If a keyword argument is a file, such as in the case of fasta with qual, then you can set the default to a specific marker, or sentinel, to indicate to the registry that the kwarg should have special handling. For example:

from skbio.io import FileSentinel

@register_reader(fasta, object)
def fasta_to_object(fh, qual=FileSentinel):
    ...

After the registry reads your function, it will replace FileSentinel with None allowing you to perform normal checks for kwargs (e.g. if my_kwarg is not None:). If a user provides input for the kwarg, the registry will convert it to an open filehandle.

Note

Keyword arguments are not permitted in sniffers. Sniffers may not raise exceptions; if an exception is thrown by a sniffer, the user will be asked to report it on our issue tracker.

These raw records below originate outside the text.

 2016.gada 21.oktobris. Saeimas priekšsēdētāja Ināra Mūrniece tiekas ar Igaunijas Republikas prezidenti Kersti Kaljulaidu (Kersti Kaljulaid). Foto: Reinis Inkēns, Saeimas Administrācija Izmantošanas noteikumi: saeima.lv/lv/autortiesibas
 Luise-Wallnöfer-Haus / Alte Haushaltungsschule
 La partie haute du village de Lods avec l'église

When raising errors in readers and writers, the error should be a subclass of FileFormatError specific to your new format.

Writing unit tests

Because scikit-bio handles all of the I/O boilerplate, you only need to test the actual business logic of your readers, writers, and sniffers. The easiest way to accomplish this is to create a list of files and their expected results when deserialized. Then you can iterate through the list ensuring the expected results occur and that the expected results can be reserialized into an equivalent file. This process is called ‘roundtripping’.

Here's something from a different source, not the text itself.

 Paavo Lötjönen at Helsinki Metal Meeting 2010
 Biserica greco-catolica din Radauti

It is also important to test some invalid inputs and ensure that the correct error is raised by your readers. Consider using assertRaises as a context manager like so:

with self.assertRaises(SomeFileFormatErrorSubclass) as cm:
    do_something_wrong()
self.assertIn('action verb or subject of an error', str(cm.exception))

A good example to review when preparing to write your first I/O unit tests is the ordination test code (see in skbio/io/tests/test_ordination.py).

Developer functions

register_writer(format[, cls]) Return a decorator for a writer function.
register_reader(format[, cls]) Return a decorator for a reader function.
register_sniffer(format) Return a decorator for a sniffer function.
list_write_formats(cls) Return a list of available write formats for a given cls instance.
list_read_formats(cls) Return a list of available read formats for a given cls type.
get_writer(format[, cls]) Return a writer for a format.
get_reader(format[, cls]) Return a reader for a format.
get_sniffer(format) Return a sniffer for a format.

Developer exceptions

DuplicateRegistrationError([name, fmt, cls, msg]) Raised when a function is already registered in skbio.io
InvalidRegistrationError Raised if function doesn’t meet the expected API of its registration.